LinkedIn uses the first method for cross DC mirroring. For the second
method, there are 2 main issues. (1) Kafka depends on the ZK service to be
always available. For a ZK cluster to be available, you need a majority of
ZK servers to be up. If you set up a ZK cluster spanning only 2 data
centers, a single DC failure may make the ZK cluster unavailable. You can
set up a ZK cluster spanning 3 or more DCs, which allows you tolerate at
least 1 DC failure. (2) Long network latency across DCs. In order for the
follow to keep up with the leader in a different DC, you need to tune
parameters like replica.lag.max.messages, replica.lag.time.max.ms,
and replica.socket.receive.buffer.bytes to amortize the long network
On Sat, Jun 29, 2013 at 10:50 AM, Yu, Libo <[EMAIL PROTECTED]> wrote:
> The first method may lose message if cluster A is permanently down or
> restart right away as B always lags behind A. Even with mirroring, B has
> to wait
> to get missing msg until A is back. So it is not ideal. What type of
> solution did
> you use at linkedin?
> -----Original Message-----
> From: Joel Koshy [mailto:[EMAIL PROTECTED]]

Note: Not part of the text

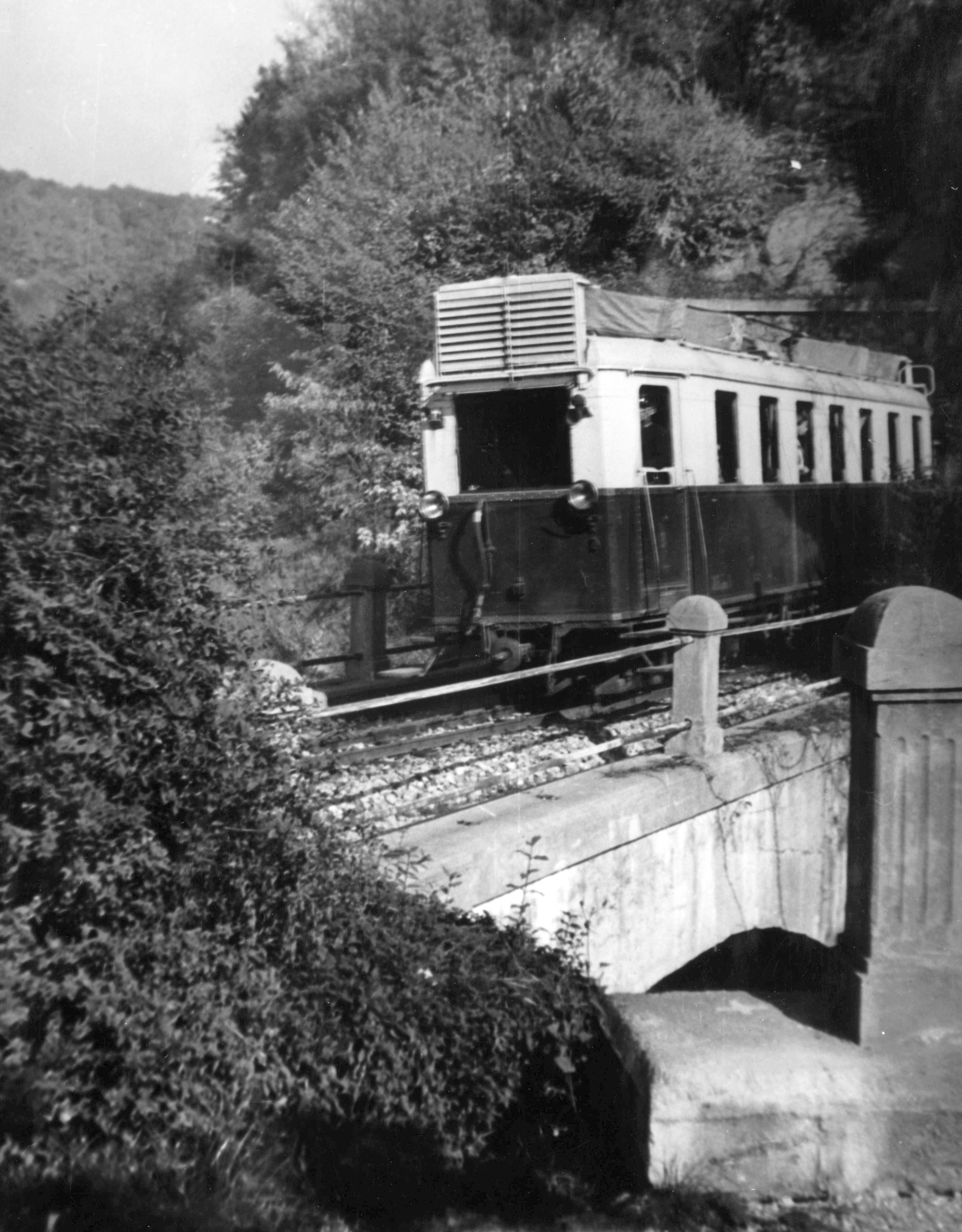 a Lillafüredi Állami Erdei Vasút 1928-ban gyártott Ganz motorkocsija. Location: Hungary, Lillafüred Tags: narrow-gauge railway Title: a Lillafüredi Állami Erdei Vasút 1928-ban gyártott Ganz motorkocsija.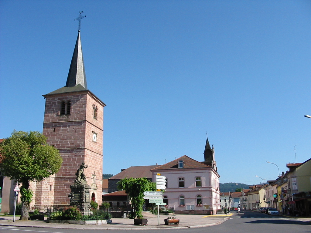 Granges-sur-Vologne Commune du canton de Corcieux (Vosges) Photo personnelle du 1er juillet 2006. Copyright © Christian Amet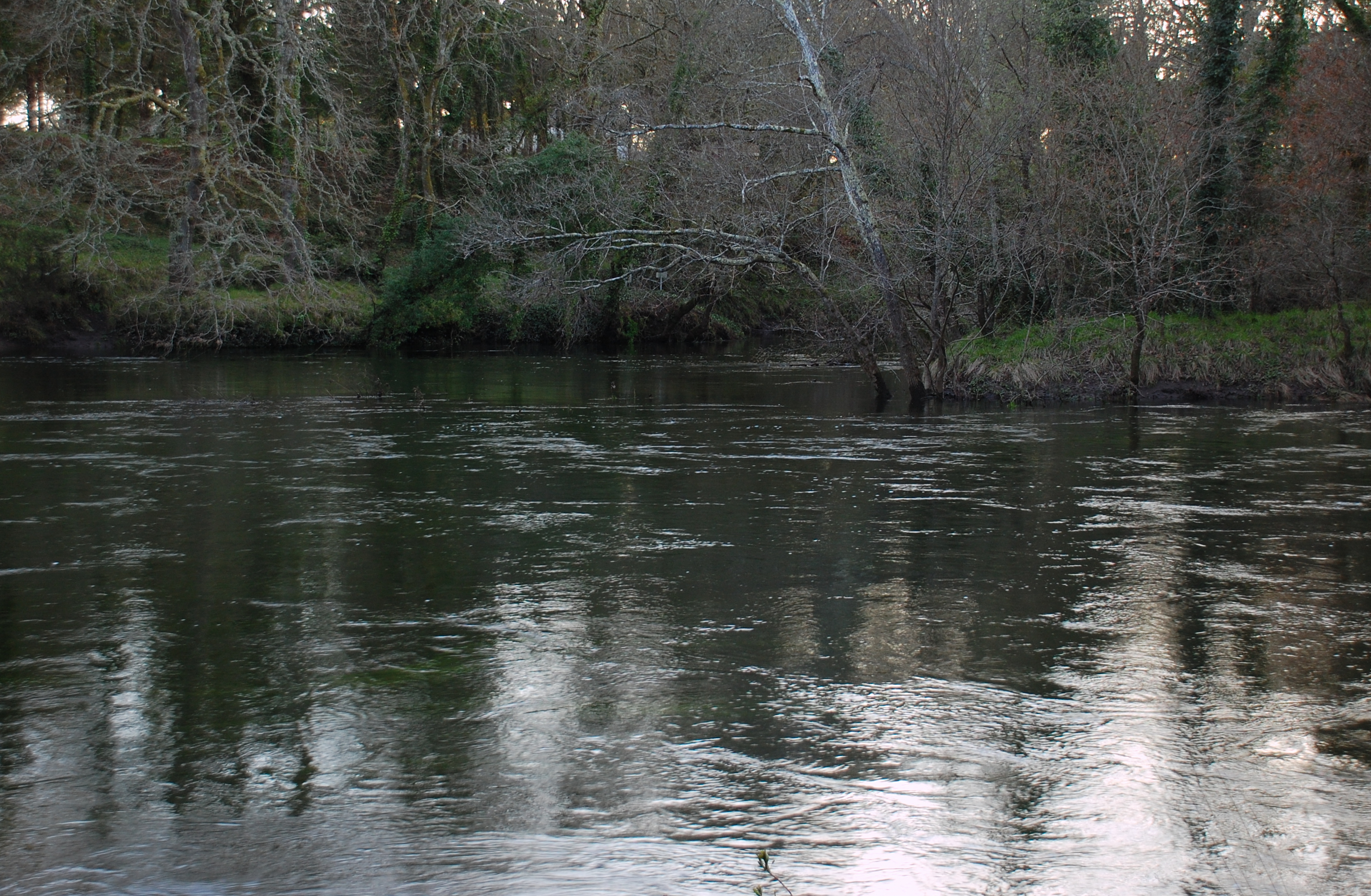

> Sent: Friday, June 28, 2013 8:59 PM
> To: [EMAIL PROTECTED]
> Subject: Re: failover strategy
> The second method (replication across DCs) is not recommended.
> The first set up would work provided the set of topics you are mirroring
> from A->B is disjoint from the set of topics you are mirroring from B->A
> (i.e., to avoid a mirroring loop).
> On Fri, Jun 28, 2013 at 5:29 PM, Yu, Libo <[EMAIL PROTECTED]> wrote:
> > Hi,
> > I can think of two failover strategies. I am not sure which one is the
> right way to go.
> > First method. set up kafka server A on cluster 1 and set up another
> server B on cluster 2.
> > The two clusters are in different data centers. Use customized
> > mirrormaker to sync between the two servers. Use one server in
> > production and use the other one as contingency. If server A is down,
> server B will be used (this can be transparent to publishers/consumers).
> > There may be a lag between the two servers before server A is down .
> > But after A is back, the customized mirrormaker can sync the two. And
> > eventually B will have all the data A had before the failure.
> > Second method. Set up one kafka server using cluster 1 and cluster 2.
> > When creating a topic , always use two replications. For each
> > partition, assign one replication to a broker in cluster 1 and assign
> > the other replication to a broker in cluster 2. So kafka will handle the
> syncing and failover for the two clusters. Is that a right (expected) way
> to use kafka?
> > Regards,
> > Libo